Direct association, also called frequent patterns, represents different sets of companies that appear together in the investment portfolios of multiple companies. Indirectly associated companies are again connected, but in the way Nike and Reebok are. Unlike typical association rules, indirect association patterns are characterized by the two items participating in a relationship, along with all other items mediating the interaction (This is explained in detail in Indirect Association: Mining Higher Order Dependencies in Data). For example, Nike and Reebok are indirectly associated as customers seldom buy them together. They tend to be bought separately and hence they are competitors.

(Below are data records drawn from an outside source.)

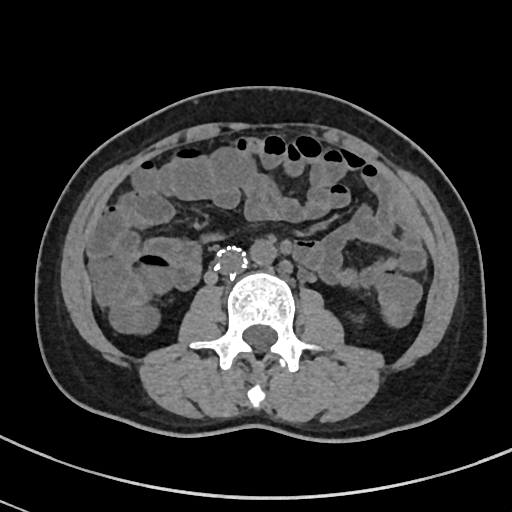
CT, abdomen/pelvis — axial view — soft-tissue window — scan has 15 labeled organs (a whole-scan count: organs this slice does not pass through have no box)
Organ boxes in pixel coordinates; each row gives the top-left (x1, y1) and bottom-right (x2, y2) corners.
| organ | x1 | y1 | x2 | y2 |
|---|---|---|---|---|
| aorta | 249 | 239 | 276 | 266 |
| inferior vena cava | 216 | 248 | 246 | 276 |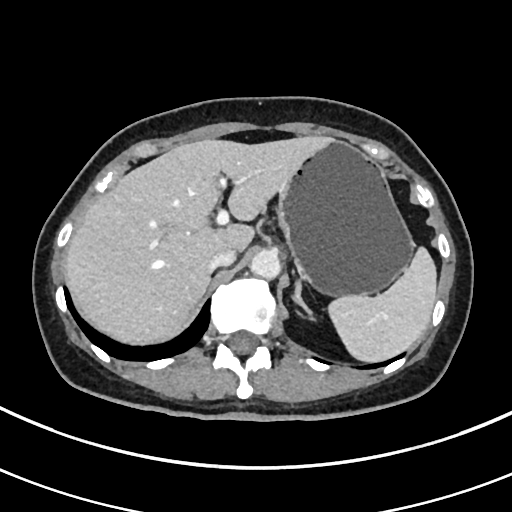
CT, abdomen/pelvis — axial plane, index 157
Each box given as x1,y1,x2,y2.
spleen: x1=326, y1=249, x2=436, y2=362
liver: x1=65, y1=136, x2=331, y2=342
stomach: x1=277, y1=141, x2=415, y2=296
aorta: x1=250, y1=250, x2=282, y2=279
inferior vena cava: x1=208, y1=248, x2=236, y2=270
left adrenal gland: x1=293, y1=281, x2=313, y2=315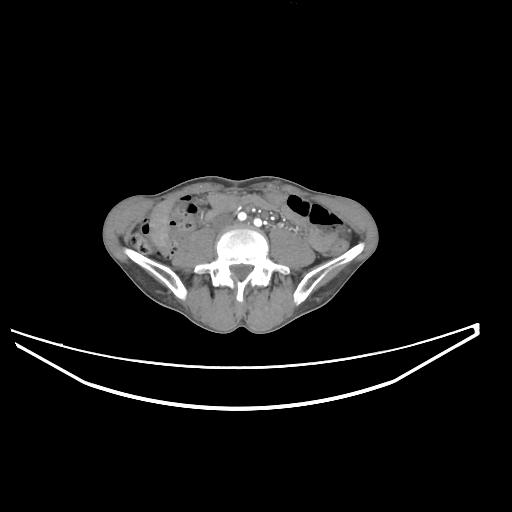

Abdominal CT · Axial slice 46/131 · Aquilion ONE scanner · scan has 15 labeled organs (a whole-scan count: organs this slice does not pass through have no box)
Boxes: x1 y1 x2 y2 (pixel coords, space-separated).
Organ bounding boxes:
- inferior vena cava: 214 217 231 229
- duodenum: 205 210 217 220
- liver: 150 199 174 254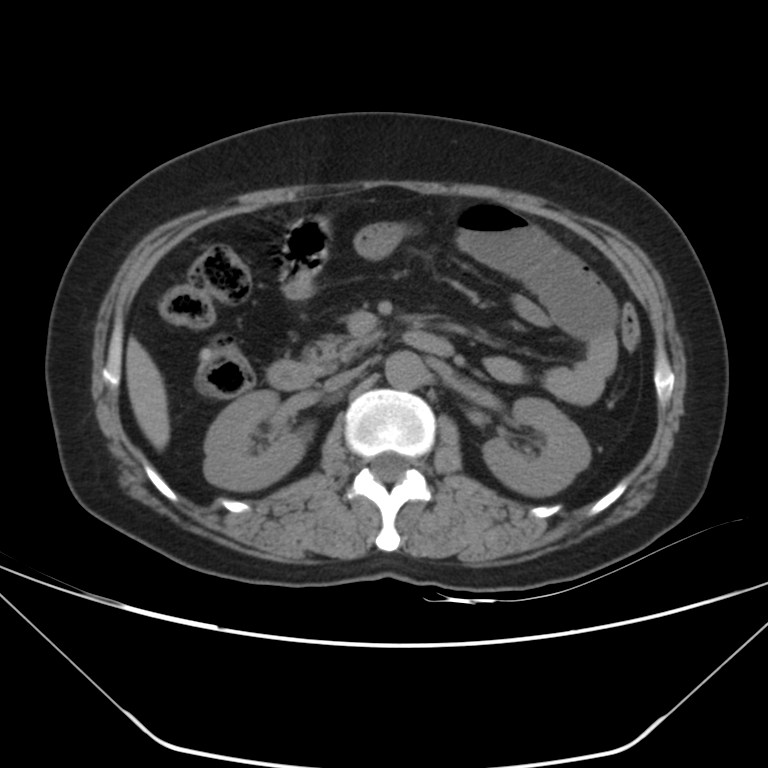

CT abdomen; axial plane, index 53; soft-tissue window; 768x768 px; 15 organs annotated in this scan (a whole-scan count: organs this slice does not pass through have no box)
Each box given as x1,y1,x2,y2.
Organ bounding boxes:
- right kidney: x1=204, y1=390, x2=305, y2=491
- left kidney: x1=482, y1=396, x2=591, y2=496
- liver: x1=125, y1=337, x2=170, y2=450
- aorta: x1=385, y1=350, x2=425, y2=389
- inferior vena cava: x1=324, y1=365, x2=364, y2=390
- pancreas: x1=303, y1=334, x2=379, y2=372
- duodenum: x1=266, y1=331, x2=455, y2=390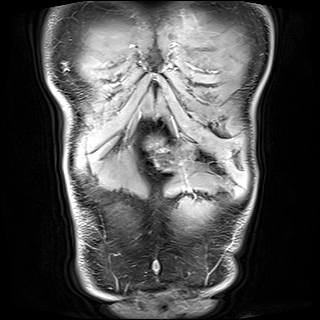 MRI, abdomen · coronal plane, index 55
Bounding boxes as [x1, y1, x2, y2] in pixel coordinates. Labeled organs on this slice: stomach at [155, 152, 173, 169].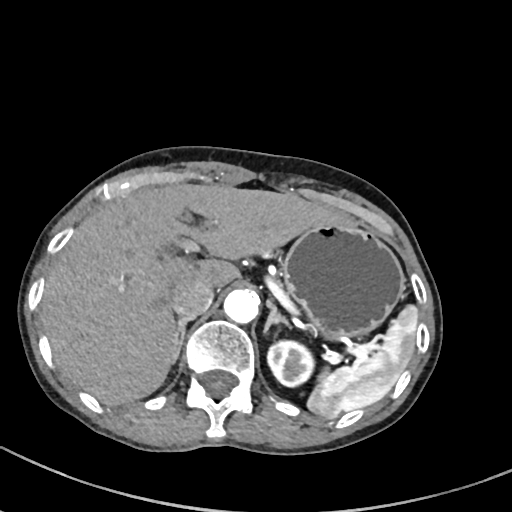

Abdominal CT; axial view; W/L 400/40 HU
Bounding boxes in pixels, one row per box: x1, y1 is the top-left corner and x2, y2 the bottom-right.
| organ | x1 | y1 | x2 | y2 |
|---|---|---|---|---|
| spleen | 307 | 305 | 418 | 418 |
| left kidney | 267 | 341 | 313 | 386 |
| liver | 43 | 183 | 353 | 406 |
| stomach | 282 | 224 | 405 | 339 |
| aorta | 223 | 289 | 258 | 323 |
| inferior vena cava | 172 | 280 | 214 | 319 |
| right adrenal gland | 174 | 318 | 189 | 362 |
| left adrenal gland | 264 | 300 | 288 | 332 |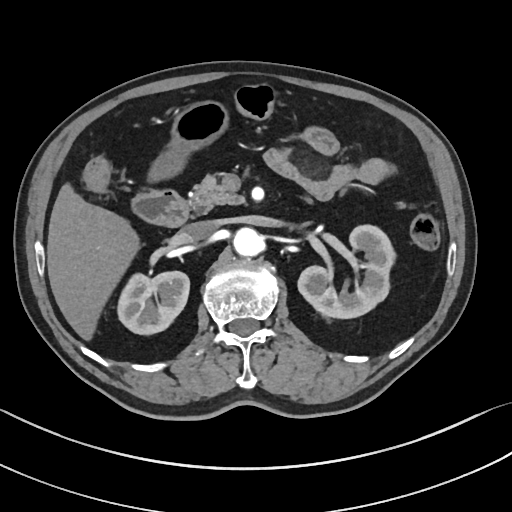

CT, abdomen/pelvis — axial view — abdomen soft-tissue window — 512x512 px
<organs><organ name="right kidney" x1="117" y1="271" x2="189" y2="334"/><organ name="left kidney" x1="297" y1="225" x2="395" y2="318"/><organ name="liver" x1="47" y1="183" x2="139" y2="340"/><organ name="stomach" x1="148" y1="100" x2="229" y2="180"/><organ name="aorta" x1="233" y1="227" x2="263" y2="256"/><organ name="inferior vena cava" x1="179" y1="221" x2="216" y2="242"/><organ name="pancreas" x1="189" y1="175" x2="243" y2="213"/><organ name="duodenum" x1="131" y1="189" x2="189" y2="227"/></organs>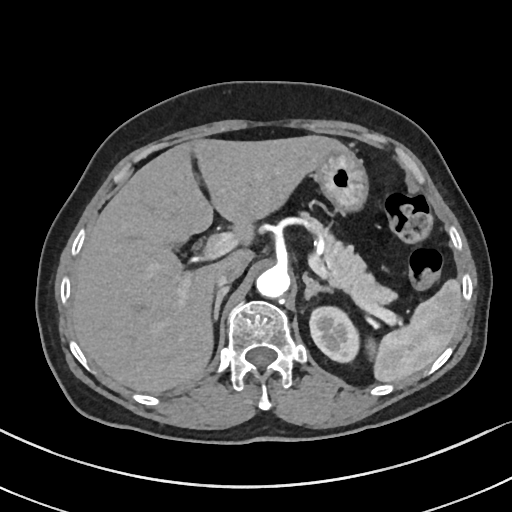
CT, abdomen/pelvis · Axial slice 165/294 · W/L 400/40 HU · 512x512 px · scan has 15 labeled organs (that count is for the whole scan; organs this slice misses have no box)
Boxes are (x1, y1, x2, y2) in pixels. The annotated organs in this slice are: spleen at (368, 280, 461, 383), inferior vena cava at (216, 263, 245, 287), pancreas at (302, 212, 393, 304), liver at (71, 135, 347, 393), left kidney at (310, 307, 359, 360), right adrenal gland at (214, 287, 228, 320), left adrenal gland at (303, 275, 334, 301), aorta at (256, 266, 290, 299), stomach at (314, 149, 369, 209).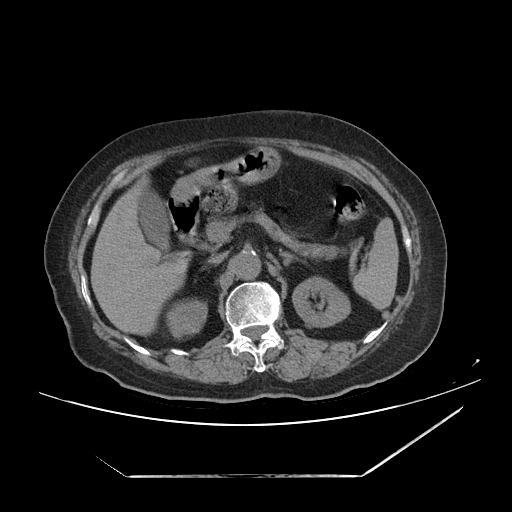
Computed tomography, abdomen · axial plane, index 118 · soft-tissue window (W 400 / L 40) · 512x512 px · acquired on SOMATOM Force · 15 organs annotated in this scan (a whole-scan count: organs this slice does not pass through have no box)
Boxes: x1 y1 x2 y2 (pixel coords, space-separated).
Organ bounding boxes:
- inferior vena cava: 207 253 225 263
- duodenum: 166 193 200 256
- aorta: 230 251 260 279
- left kidney: 292 276 350 327
- right kidney: 165 298 207 337
- liver: 90 175 188 335
- spleen: 351 217 398 309
- pancreas: 200 212 362 261
- gall bladder: 138 191 169 250
- left adrenal gland: 279 249 298 265
- stomach: 172 147 281 198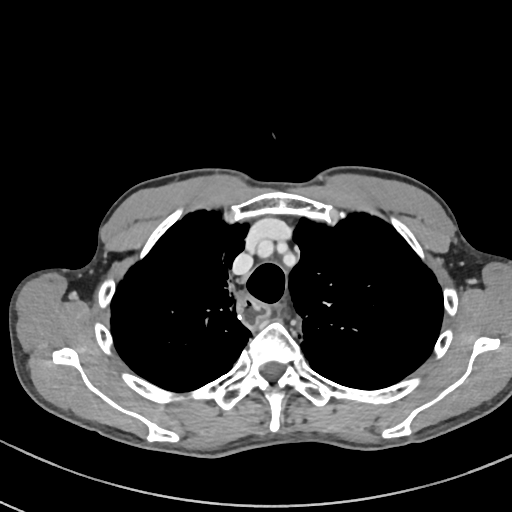

Chest-level CT slice, above the liver and spleen. axial view. 512x512 px. 15 organs annotated in this scan (counted over the whole 3D scan, not this slice; an organ is boxed only where this slice passes through it)
At this level of the chest this dataset labels only the esophagus and the aorta, and each is boxed only where it is labeled; the heart and lungs are never labeled.
Boxes are (x1, y1, x2, y2) in pixels.
esophagus: (236, 291, 271, 328)
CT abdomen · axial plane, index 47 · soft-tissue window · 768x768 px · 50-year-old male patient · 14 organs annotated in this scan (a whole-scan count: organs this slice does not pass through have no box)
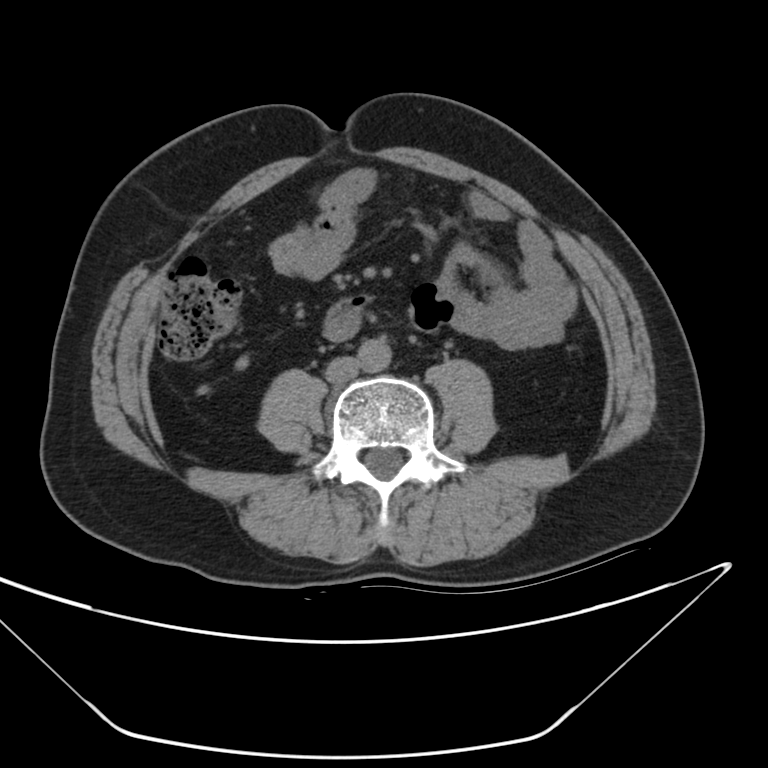 {"organs":{"aorta":[358,339,390,372],"inferior vena cava":[327,357,358,383],"duodenum":[324,295,361,342]}}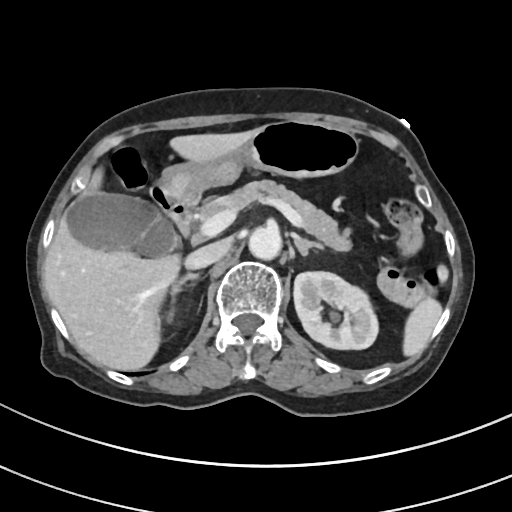

CT abdomen · axial plane, index 149 · SOMATOM Force scanner
{"organs":{"spleen":[403,265,448,357],"left kidney":[292,272,379,349],"gall bladder":[66,192,179,259],"liver":[43,128,257,370],"stomach":[158,120,359,195],"aorta":[249,227,282,260],"inferior vena cava":[186,242,229,269],"pancreas":[195,180,353,252],"right adrenal gland":[166,273,200,323],"left adrenal gland":[295,236,323,256],"duodenum":[149,182,199,237]}}
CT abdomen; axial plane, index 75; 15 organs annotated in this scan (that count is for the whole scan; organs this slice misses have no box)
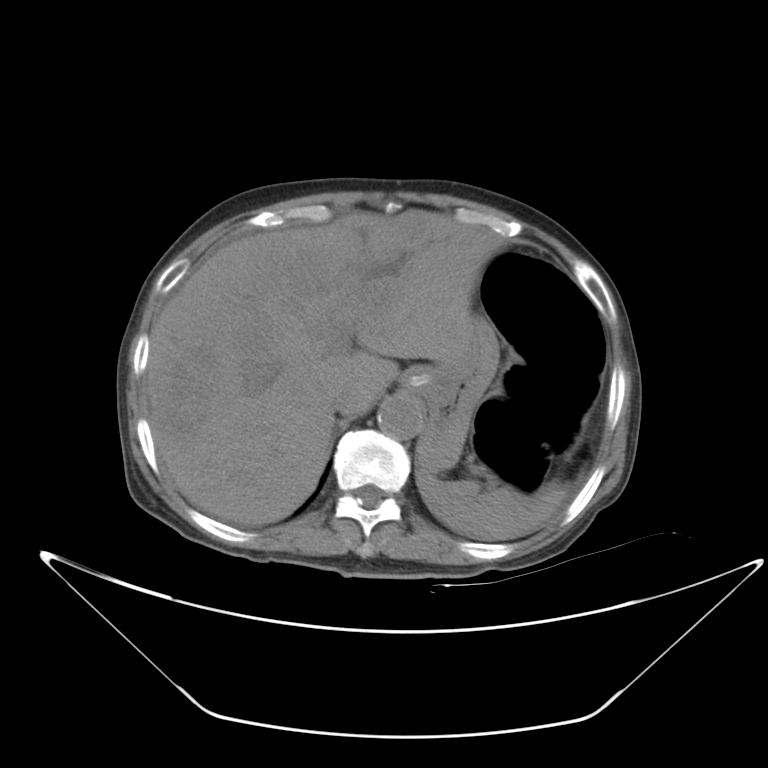

<organs><organ name="spleen" x1="417" y1="466" x2="567" y2="539"/><organ name="liver" x1="146" y1="209" x2="503" y2="525"/><organ name="stomach" x1="400" y1="256" x2="498" y2="473"/><organ name="aorta" x1="377" y1="394" x2="424" y2="440"/><organ name="inferior vena cava" x1="331" y1="390" x2="357" y2="414"/></organs>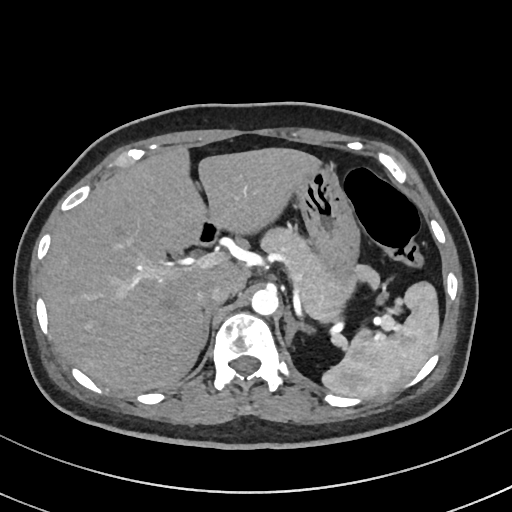 Computed tomography, abdomen — axial view
<organs><organ name="aorta" x1="251" y1="288" x2="278" y2="315"/><organ name="right adrenal gland" x1="201" y1="310" x2="212" y2="346"/><organ name="duodenum" x1="196" y1="220" x2="221" y2="246"/><organ name="spleen" x1="322" y1="282" x2="439" y2="398"/><organ name="liver" x1="43" y1="147" x2="321" y2="393"/><organ name="left adrenal gland" x1="285" y1="309" x2="315" y2="345"/><organ name="stomach" x1="295" y1="168" x2="359" y2="302"/><organ name="inferior vena cava" x1="196" y1="282" x2="229" y2="310"/><organ name="pancreas" x1="260" y1="227" x2="343" y2="321"/></organs>
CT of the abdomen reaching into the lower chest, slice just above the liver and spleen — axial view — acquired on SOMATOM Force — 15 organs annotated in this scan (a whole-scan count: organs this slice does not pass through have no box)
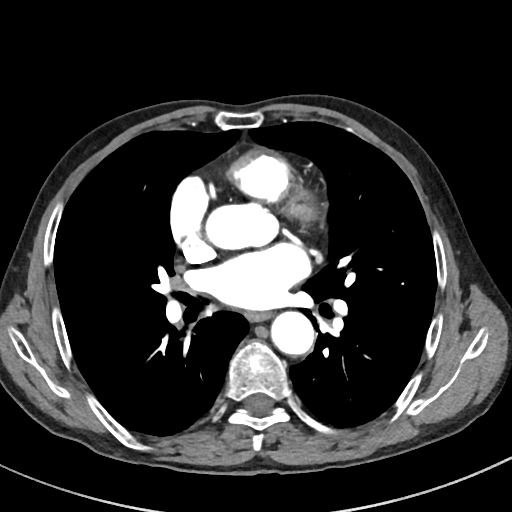
The heart and lungs are never labeled in this dataset, so they have no box on this slice.
Boxes: x1 y1 x2 y2 (pixel coords, space-separated).
Organ bounding boxes:
- aorta: 271 311 314 355
- esophagus: 246 312 271 321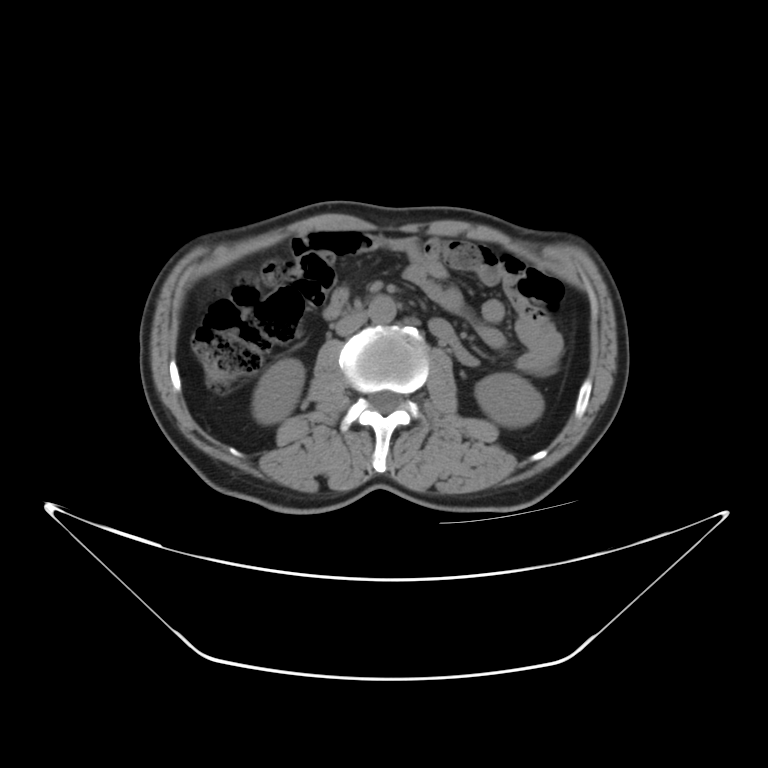 Computed tomography, abdomen — axial view — 768x768 px — Brilliance16 scanner
One row per box, in pixels: columns x1 and y1 give the top-left corner, x2 and y2 the bottom-right.
| organ | x1 | y1 | x2 | y2 |
|---|---|---|---|---|
| inferior vena cava | 334 | 310 | 369 | 335 |
| right kidney | 251 | 358 | 303 | 422 |
| aorta | 366 | 296 | 395 | 322 |
| left kidney | 476 | 373 | 542 | 425 |
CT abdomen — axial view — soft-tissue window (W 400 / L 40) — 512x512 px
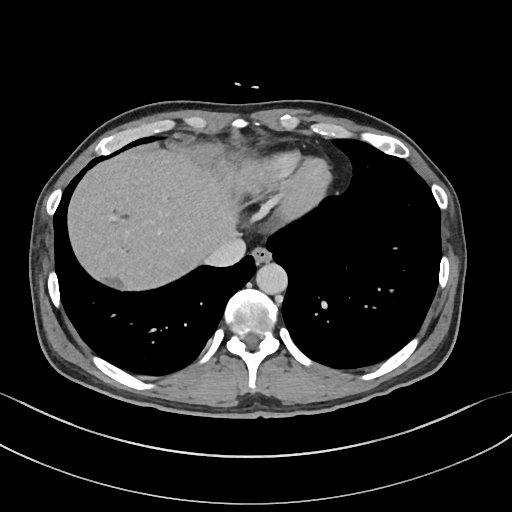 Organ boxes in pixel coordinates; each row gives the top-left (x1, y1) and bottom-right (x2, y2) corners.
| organ | x1 | y1 | x2 | y2 |
|---|---|---|---|---|
| liver | 67 | 145 | 263 | 290 |
| inferior vena cava | 204 | 237 | 245 | 267 |
| esophagus | 252 | 246 | 271 | 264 |
| aorta | 256 | 262 | 287 | 294 |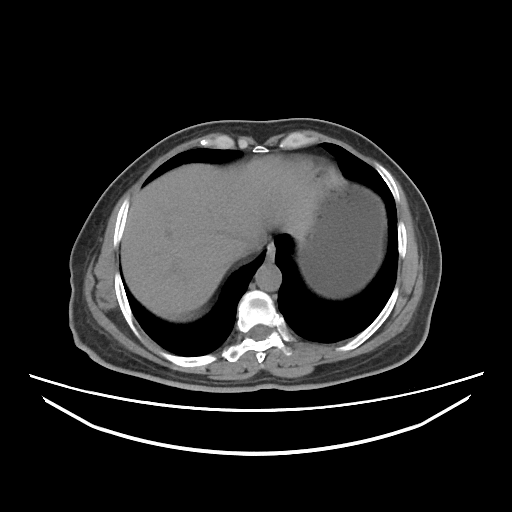 Computed tomography, abdomen — axial view — abdomen soft-tissue window — 512x512 px — scan has 15 labeled organs (a whole-scan count: organs this slice does not pass through have no box)
One row per box, in pixels: columns x1 and y1 give the top-left corner, x2 and y2 the bottom-right.
| organ | x1 | y1 | x2 | y2 |
|---|---|---|---|---|
| aorta | 255 | 263 | 281 | 291 |
| stomach | 296 | 172 | 385 | 298 |
| liver | 121 | 155 | 316 | 321 |
| esophagus | 265 | 242 | 276 | 263 |
| inferior vena cava | 242 | 233 | 264 | 256 |

In a similar way, when searching for investment alternatives, this rule was applied so to empower an algorithmic narrowing down of investment choices.
Having evaluated results for 10 –fold cross-validation with training set size with the above-described methods, 66% show:
For example, one of the companies for which alternatives were sought, the calculated top 5 investment alternatives were startup companies with the same location, comparable rank, similar number of employees and investors and funding, but from different industries – software, electronics, finance, technologies, merchandise.
This alone supports the main objective of the designed investment recommendation system as it is able to diversify the investment portfolio.
In her book Artificial Unintelligence, author Meredith Broussard suggests that if we understand the limits of what we can do with technology, we can make smarter choices about what we should do with it to make the world better for everyone.
Full automation of investing activities is still far from being possible, one of the many reasons being that algorithms are limited to the quantity and the quality of data they are fed and trained with. However, we, humans, could hardly compete with processing around 8 million companies unarmed. And this is where machines might be of good use for finding investment alternatives. They can help us overcome our natural limitations by leaving the legwork of searching through millions of companies to computers and the art of spotting investment opportunity to investors – where it has always belonged.